Dans son discours, il accumule les demi-vérités voire même les contre-vérités.
Nous avons retenu
5 citations, que nous avons commentées.
1° Selon
Bernard Kouchner, la politique de lutte contre la drogue commençe
à " porter ses fruits (…). La mortalité par surdose a considérablement
diminué depuis 1994 (564 décès cette année là contre 118 en
1999). "
En effet, il
y a de moins en moins d'overdoses. Mais ce qu'oublie de dire le
ministre, c'est qu'il y a de plus en plus d'accros à la méthadone
et au subutex. On a substitué la camisole chimique à l'héroïne mais
a-t-on vraiment réglé le problème ? Désormais les dealers sont en
blouses blanches et les shoots sont controlés médicalement.

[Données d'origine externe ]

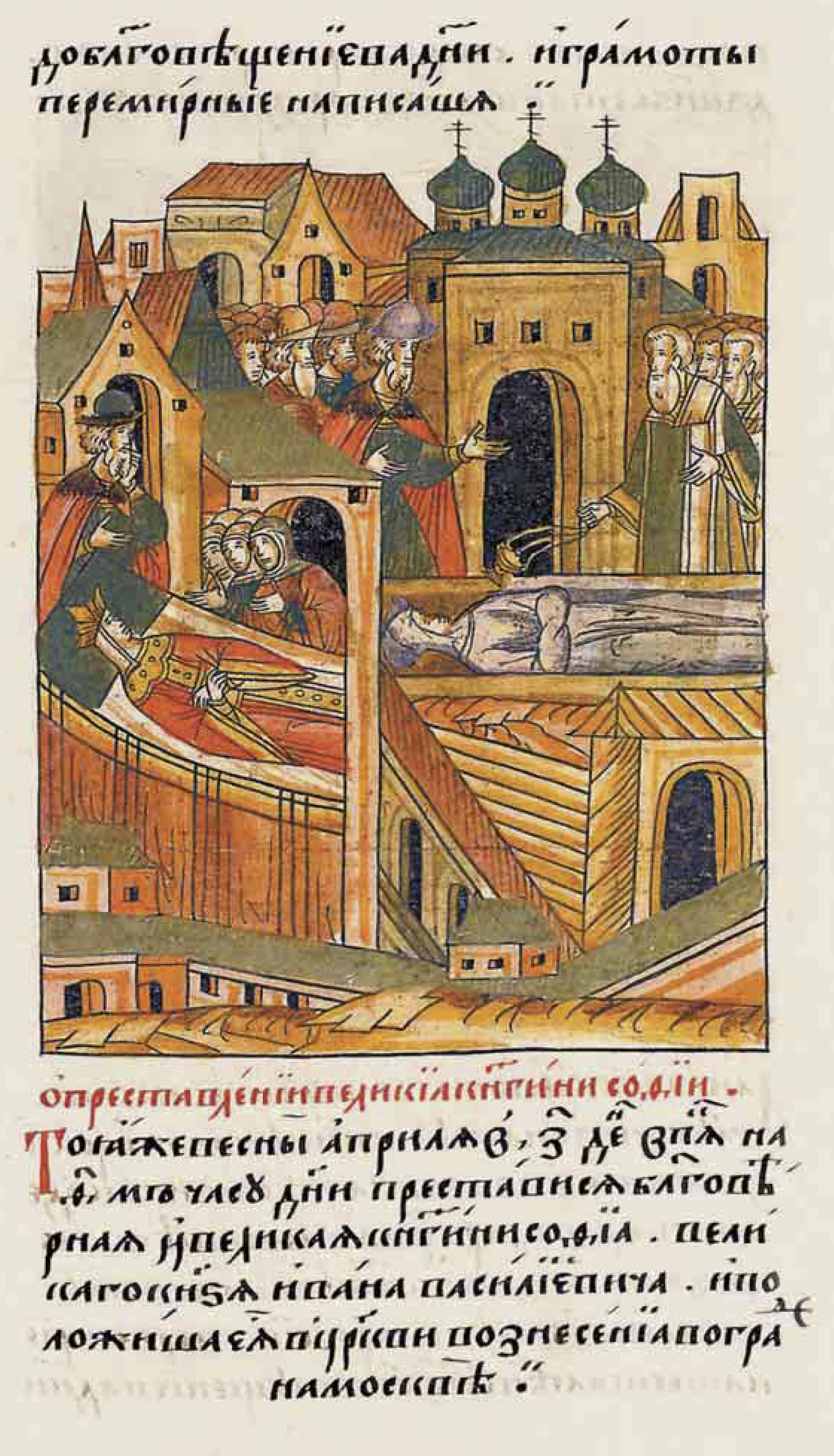 О кончине великой княгини Софьи. В ту же весну апреля в 7 день в пятницу, на 9 часу дня, скончалась благоверная и вели- кая княгиня Софья, великого князя Ивана Васильевича, и по- ложили ее в церкви Вознесения в городе Москве.
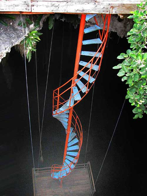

On arrête
pas le progrès…
(Lire : Le
scandale du Subutex)
2° Le
ministre a estimé que le débat actuel sur les raves parties entretenait
" une confusion avec la consommation de produits toxiques ". Il
affirme : " Je comprends la nécessité de la sécurité, mais il
se consomme autant de drogues sinon plus lors des matches de football
que dans les raves parties."
Entre consommer
de la bière et gober de l'ecstasy, il y a une différence non ? Bernard
Kouchner fait semblant de l'ignorer… Pourtant tous les médecins
savent que l'ecstasy est une drogue très dangereuse qui peut entraîner
des arrêts cardiaques, de mauvais "voyages" et des confusions mentales
pouvant conduire à l'hôpital psychiatrique. Arrêtons de diaboliser
l'alcool pour mieux relativiser la toxicité des autres drogues.
(Lire : Rave-parties
ou drogue-parties ?)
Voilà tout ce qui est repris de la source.